Figure 9. Mopex13 and Mopex14 are involved in lipid metabolism. (a) Lipid utilization by ∆mopex13 and ∆mopex14 and the wild-type strain Guy-11. The strains were cultured on minimal medium with glucose (1%), Tween 80 (0.5%), olive oil (0.5%) or sodium acetate (50 mM) as the sole carbon source for 5 days. (b) Relative transcription of MoPEX13 and MoPEX14 in the wild type cultured on minimal medium with glucose (1%) or with glucose (0.5%) together with Triolein (0.5%), Tween 80 (0.5%), olive oil (0.5%) or sodium acetate (50 mM). (c) Deletion of MoPEX13 or MoPEX14 delayed lipid mobilization and degradation during appressorium development. Conidia of the wild-type strain Guy-11 and mutants were incubated on a hydrophobic membrane and allowed to form appressoria. Samples at different time points were stained with Nile Red and examined microscopically. Bar = 5 μm. (d) Inoculation of barley leaves with conidial suspensions (1 × 10⁵ conidia/ml) supplemented with glucose (2.5%). The presence of glucose partially improved the ability of the mutants to cause disease.

Figure 10. Deletion of MoPEX13 or MoPEX14 reduced the tolerance of the mutants to ROS. (a) The ∆mopex13, ∆mopex14 and wild type strains were cultured on complete medium in the presence of hydrogen peroxide (0.04%, v/v), methyl viologen (MV, 0.25 mg/ml) or Rose Bengal (RB, 100 μM). Olive oil (0.5%) or sodium acetate (50 mM) was used as the sole carbon source for 7 days. (b-d) The colony diameters of the tested strains were measured to calculate and compare significant differences in habitation rates. Means and standard errors were calculated from three independent replicates. Single asterisks indicate significant differences at P < 0.05 compared with the wild-type, and double asterisks indicate significant differences at P < 0.01. (e) Inoculation on barley leaves that were heat-treated to suppress ROS generation. The heat treatment improved the pathogenicity of the mutants on the barley leaves.

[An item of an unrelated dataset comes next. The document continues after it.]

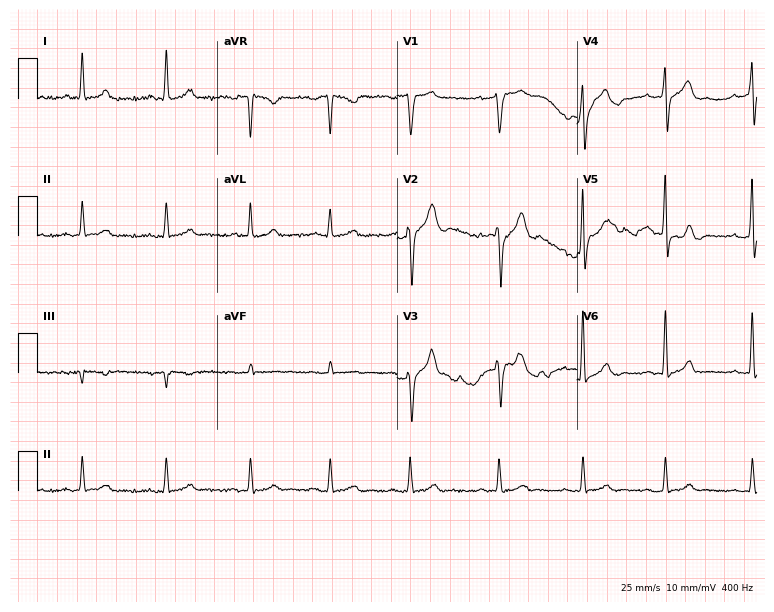
Resting 12-lead electrocardiogram (7.3-second recording at 400 Hz). Patient: a male, 43 years old. Read as a normal ECG.
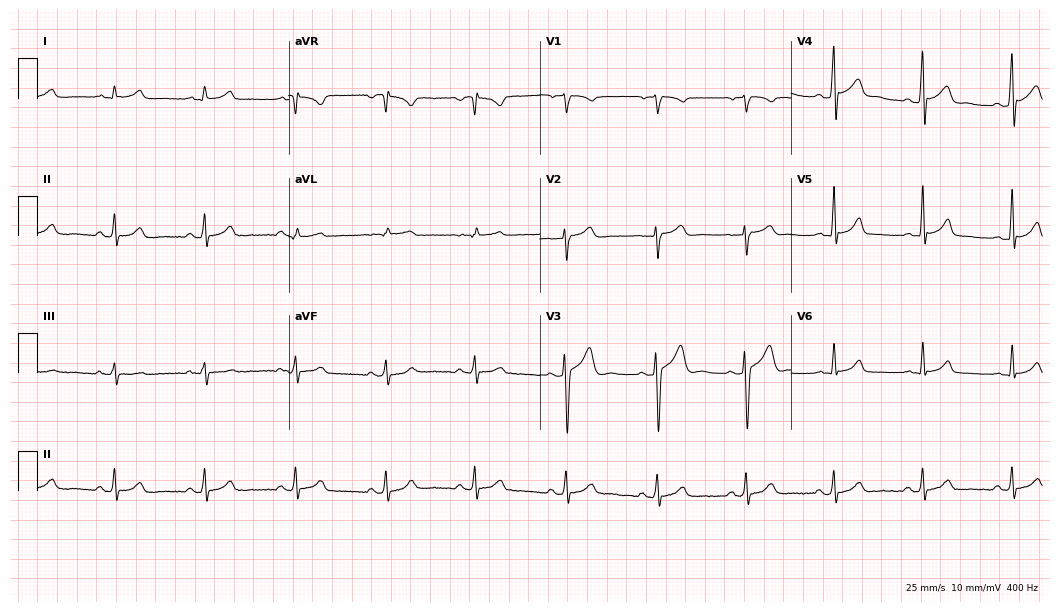
12-lead ECG (10.2-second recording at 400 Hz) from a male, 28 years old. Labelled as a normal ECG.

Figure 11. Deletion of MoPEX13 or MoPEX14 reduced the tolerance of the mutants to cell wall interference agents. (a) The ∆mopex13, ∆mopex14 and wild type strain were cultured on CM supplemented with Congo red (100 µg/ml) or Calcofluor white (50 µM) for 7 days. (b&c) Statistical comparison of the radial growth of the strains. Error bars represent the deviation from three replicates, and double asterisks indicate significant differences in comparison to the wild type at P < 0.01.

Figure 12. Mopex13 and Mopex14 are required in sexual reproduction of M. oryzae. The ∆mopex13, ∆mopex14 and ∆mopex14/17 mutants derived from Guy-11 strain and those from 2539 strain were cross-cultured on oatmeal agar plates at 22°C for 30 days. (a) The asci formed at the junction of the strains were recorded. (b) Magnified images of the junction areas of the strains. Bars in the upper panel = 5 mm; bars in the lower panel = 1000 μm.